Greedy wins for efficiency.

Additional Examples and Edge Cases

  • Input: [1]
    • Output: False.
  • Input: [1, 2, 3, 4, 5]
    • Output: True ([1, 2, 3], [4, 5] invalid, but [1, 2, 3, 4, 5] works).

Greedy handles these well.

Complexity Breakdown

  • Greedy: Time O(n), Space O(n).
  • DP: Time O(n²), Space O(n).

Greedy is optimal.

Key Takeaways

  • Greedy: Hash map weaving—smart!
  • DP: State planning—clear!
  • Sequences: Splitting is fun.
  • Python Tip: Hash maps rock—see Python Basics.

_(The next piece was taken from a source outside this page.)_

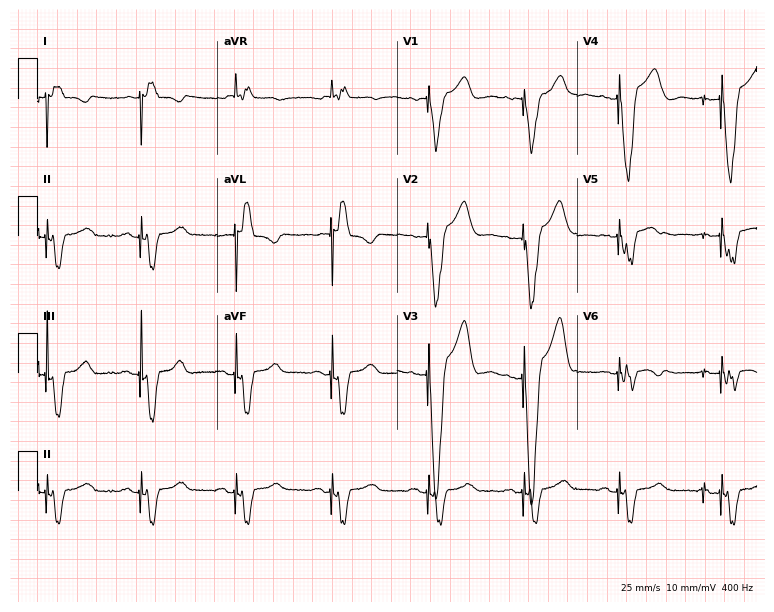
12-lead ECG from a 70-year-old male patient (7.3-second recording at 400 Hz). No first-degree AV block, right bundle branch block (RBBB), left bundle branch block (LBBB), sinus bradycardia, atrial fibrillation (AF) or sinus tachycardia recorded for this tracing.

Final Thoughts: Split That Array

LeetCode 659: Split Array into Consecutive Subsequences in Python is a fun sequence challenge. Greedy with hash maps offers speed and elegance, while DP provides a thorough alternative. Want more? Try LeetCode 300: Longest Increasing Subsequence or LeetCode 128: Longest Consecutive Sequence. Ready to split? Head to Solve LeetCode 659 on LeetCode and weave those sequences today!